How do you incorporate folk dance into your contemporary writing?

There’s still a stereotype that a hierarchy exists among different styles of dance. In Italy, many people still believe that you have to go through ballet to become a dancer. We know how false that is, and I like the idea that dance is manifold and diverse. That’s why I like making use of traditional music—to bring a new dimension to the practice of dance that requires hours of training, sacrifice, and effort.

I’m a great admirer of the body art of the 60s and 70s. At that time, people had to go to a theatre to see artists exploring the limits of their bodies. Today, everything’s available on your phone, yet people still go to the theatre, and to encourage this type of interaction, which has become almost exotic, I want to show the performers’ commitment to their art. There’s a key lesson to be taken from the avant-garde movements of previous centuries, in which artists felt free to incorporate everything they discovered into other forms of artistic practice. That’s what we are doing.

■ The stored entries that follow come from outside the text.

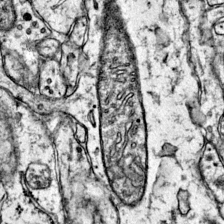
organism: Mouse
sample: Primary visual cortex
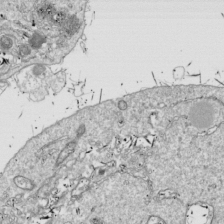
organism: Drosophila
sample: Cell division; meiosis; drosophila spermatocytes
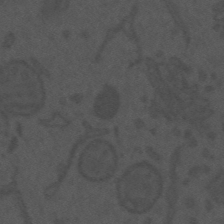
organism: Mouse
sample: Suprachiasmatic nucleus
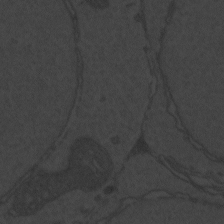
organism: Zebrafish
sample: Macrophage infected with Toxoplasma gondii
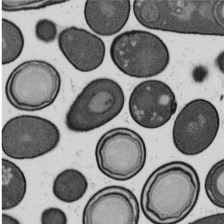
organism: B. subtilis
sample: Bacterial spore
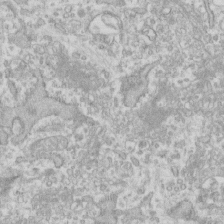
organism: Human
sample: Fibroblast cells
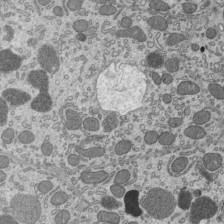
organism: Mouse
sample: Mouse epididymis efferent ductule cilia
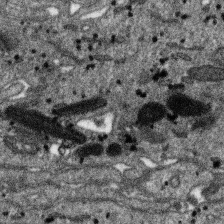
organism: Human
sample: Lung epithelial cells infected with SARS-CoV-2
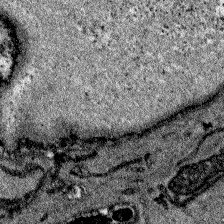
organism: Zebrafish
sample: Larval olfactory bulb
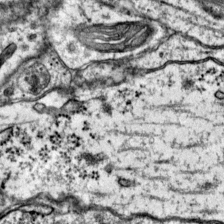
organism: Mouse
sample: Primary visual cortex
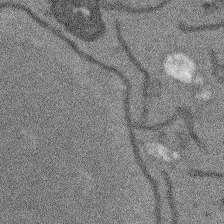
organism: Arabidopsis thaliana
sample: Root tip
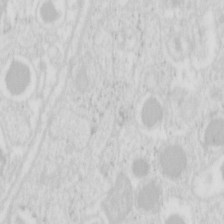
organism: Mouse
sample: Pancreas
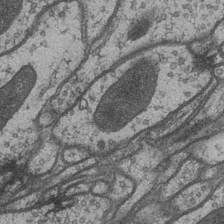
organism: Drosophila
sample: Optic medulla
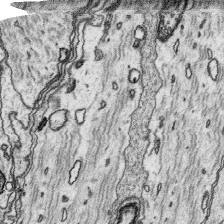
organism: Platynereis dumerilii
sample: Parapodia
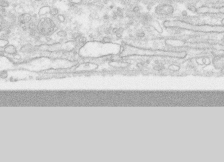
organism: Human
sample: CRL-1474
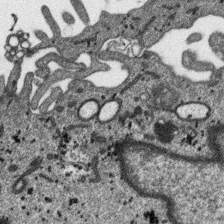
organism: Human
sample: Lung epithelial cells infected with SARS-CoV-2
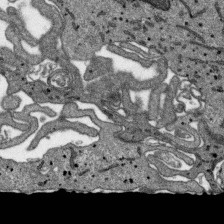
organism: Human
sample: Lung epithelial cells, uninfected (mock) control
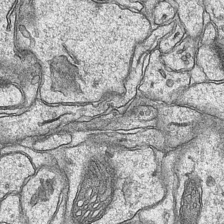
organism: Mouse
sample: CA1 Hippocampus
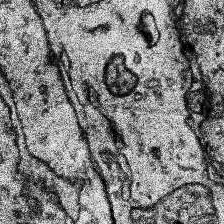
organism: Human
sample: Temporal Lobe
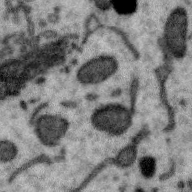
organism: Zebra finch
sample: Brain
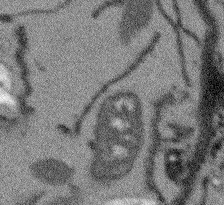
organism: Arabidopsis thaliana
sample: Root tip
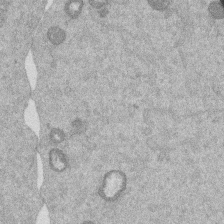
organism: Mouse
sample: Dividing mouse embryo 1 cell stage
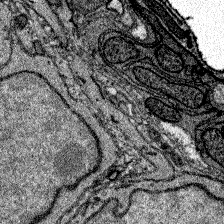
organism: Zebrafish
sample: Larval olfactory bulb
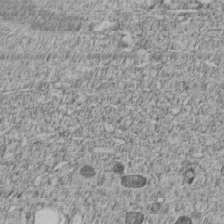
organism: C. elegans
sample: C. elegans embryo early stage
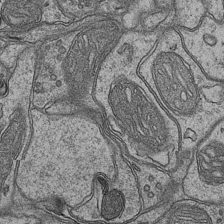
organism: Mouse
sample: CA1 Hippocampus
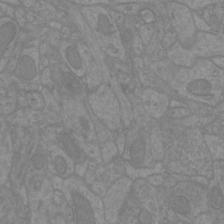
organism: Mouse
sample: Cortical neurons
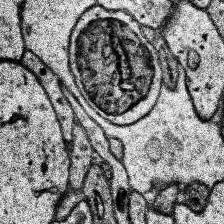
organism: Human
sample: Temporal Lobe
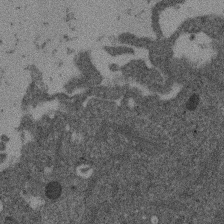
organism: Mouse
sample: Dividing mouse embryo 1 cell stage
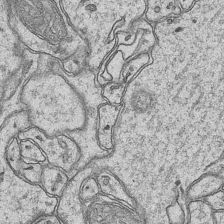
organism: Mouse
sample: CA1 Hippocampus
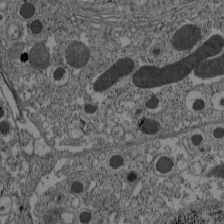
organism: C57BL Mouse
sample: Pancreatic islet
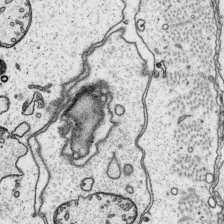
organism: Platynereis dumerilii
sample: Parapodia
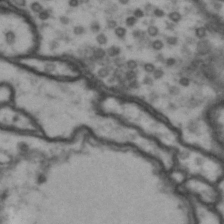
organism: Drosophila
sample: Brain
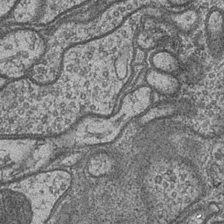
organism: Drosophila
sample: Optic medulla
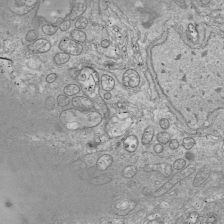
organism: Drosophila
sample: Cell division; meiosis; drosophila spermatocytes
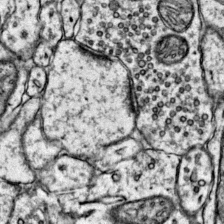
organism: Mouse
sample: Primary visual cortex
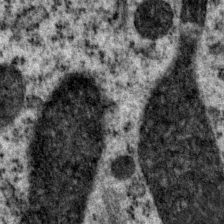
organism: P. pacificus
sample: Pharynx
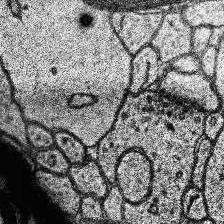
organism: Human
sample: Temporal Lobe
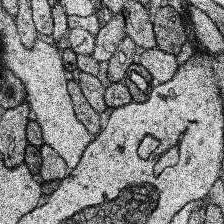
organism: Human
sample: Temporal Lobe
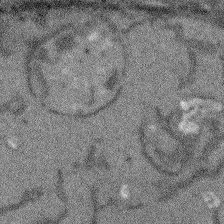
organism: Arabidopsis thaliana
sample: Root tip
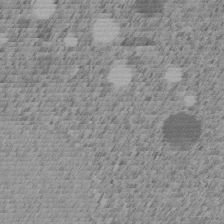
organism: C. elegans
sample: C. elegans embryo early stage
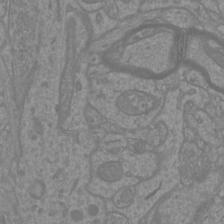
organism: Mouse
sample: Cortical neurons
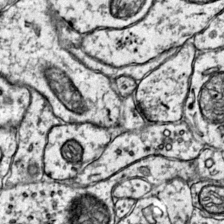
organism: Mouse
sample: Primary visual cortex
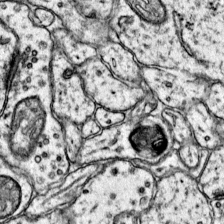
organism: Mouse
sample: Primary visual cortex
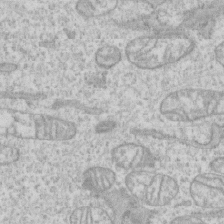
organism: Human
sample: CRL-1474
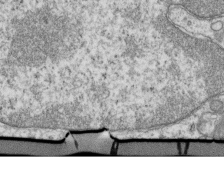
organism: Mouse
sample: Activated OT-1 CD8+ T cells
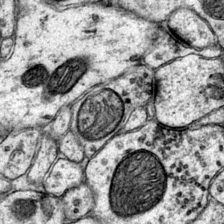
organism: Mouse
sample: Primary visual cortex
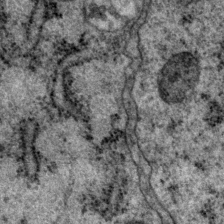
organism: P. pacificus
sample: Pharynx
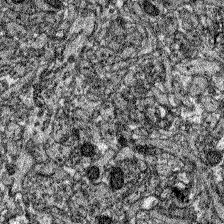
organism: Zebrafish
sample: Larval olfactory bulb
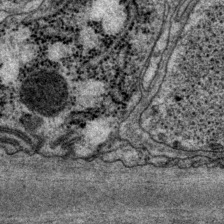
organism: P. pacificus
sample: Pharynx
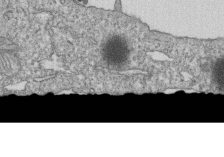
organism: Human
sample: HeLa cell HIV synapse
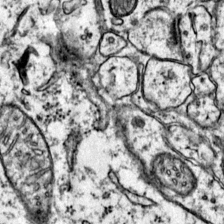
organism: Mouse
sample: Primary visual cortex
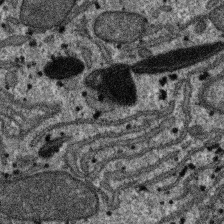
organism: Human
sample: Lung epithelial cells infected with SARS-CoV-2
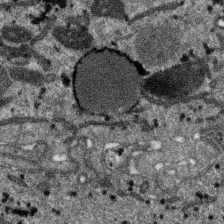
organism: Human
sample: Lung epithelial cells infected with SARS-CoV-2
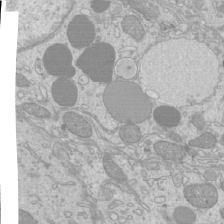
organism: Mouse
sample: Cilia; mouse epididymis
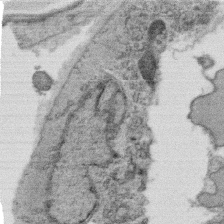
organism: C. elegans
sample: C. elegans oocyte; sperm cells
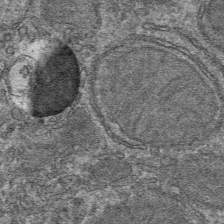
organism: Mouse
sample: Mouse hepatocytes
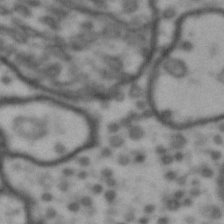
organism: Drosophila
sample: Brain
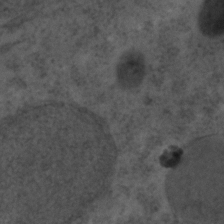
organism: C. elegans
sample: C. elegans embryo
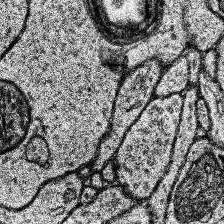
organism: Human
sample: Temporal Lobe
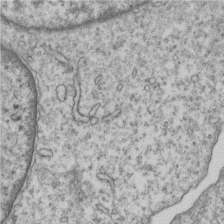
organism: Human
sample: MDA-MB-231 cells
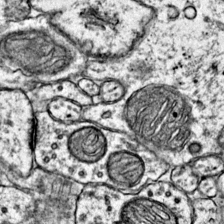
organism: Mouse
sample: Primary visual cortex
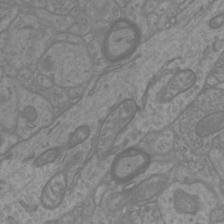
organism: Mouse
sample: Cortical neurons
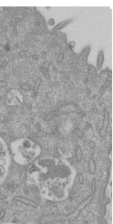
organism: Mouse
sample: ED-1 cell nuclei; centrioles
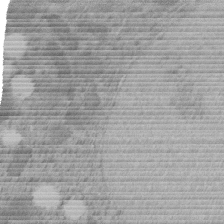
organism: C. elegans
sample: C. elegans embryo early stage
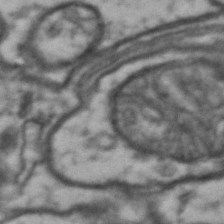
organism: Drosophila
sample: Brain
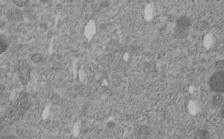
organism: C. elegans
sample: C. elegans embryo early stage
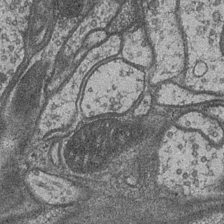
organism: Drosophila
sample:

Every week for six months, the dancers went to Bologna, two hours from where they lived, to learn this extremely demanding dance, which generally lasts for two minutes but which they perform for almost 20 minutes. To me, the passion and seriousness they have brought to this dance are very contemporary. They have taken care to learn something that many others thought was useless or didn’t even know existed.

I was an actor for ten years and I never studied dance. When I started receiving invitations to dance festivals, it was because my artistic language was considered too minimalist for theatres and too extravagant for art galleries. The rhythm of the show reflects my naïve attitude to choreography. I compose bit by bit, adding one element at a time, somewhat like a visual artist.